Side Effects and Safety Concerns
In clinical settings, DMT’s side effects have generally been mild and short-lived. The most commonly reported issues include nausea, headache, anxiety, and temporary psychological discomfort during the experience itself. Heart rate and blood pressure tend to rise briefly after administration but return to normal within about 90 minutes. One case report documented a more notable cardiovascular reaction, with a participant experiencing a drop in heart rate and blood pressure after an intravenous dose, though this was an isolated finding.
The psychological intensity of the experience is itself a risk factor. DMT produces powerful alterations in perception, thought, and emotion. For most people in a supervised setting, this is manageable. But certain populations are excluded from trials for good reason. People with a current or past psychotic disorder, bipolar disorder, or a first-degree relative with psychosis are not eligible. The same goes for people with uncontrolled high blood pressure, those currently pregnant or breastfeeding, or anyone using medications that could interact with the compound. These exclusions exist because the safety data simply does not cover these groups, and the theoretical risks (triggering a psychotic episode, for instance) are too serious to test casually.
Where Things Stand Now
DMT for depression is in the middle stages of clinical development. The phase 2a results are encouraging, but 34 participants is a small trial. Larger phase 2b and phase 3 trials are needed to confirm whether these effects hold up across more diverse patient populations and longer follow-up periods. A separate compound, 5-MeO-DMT (a related but chemically distinct molecule), is also being tested in a phase 2b trial for treatment-resistant depression, with participants inhaling the drug rather than receiving it intravenously.

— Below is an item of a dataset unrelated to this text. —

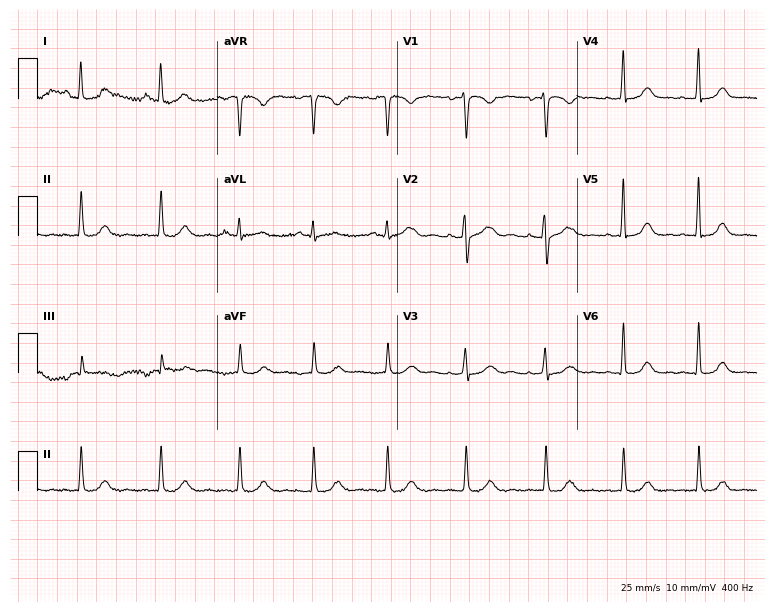
Resting 12-lead electrocardiogram. Patient: a 37-year-old woman. None of these six findings is recorded: first-degree AV block, right bundle branch block, left bundle branch block, sinus bradycardia, atrial fibrillation, sinus tachycardia.

If the larger trials succeed, regulatory approval would still be years away. In the meantime, DMT remains illegal outside of approved research settings in most countries. The underground and ceremonial use of DMT, particularly in ayahuasca, carries additional risks from uncontrolled dosing, lack of medical screening, and absence of therapeutic support. The clinical results, while promising, were achieved under conditions that are difficult to replicate outside a research environment.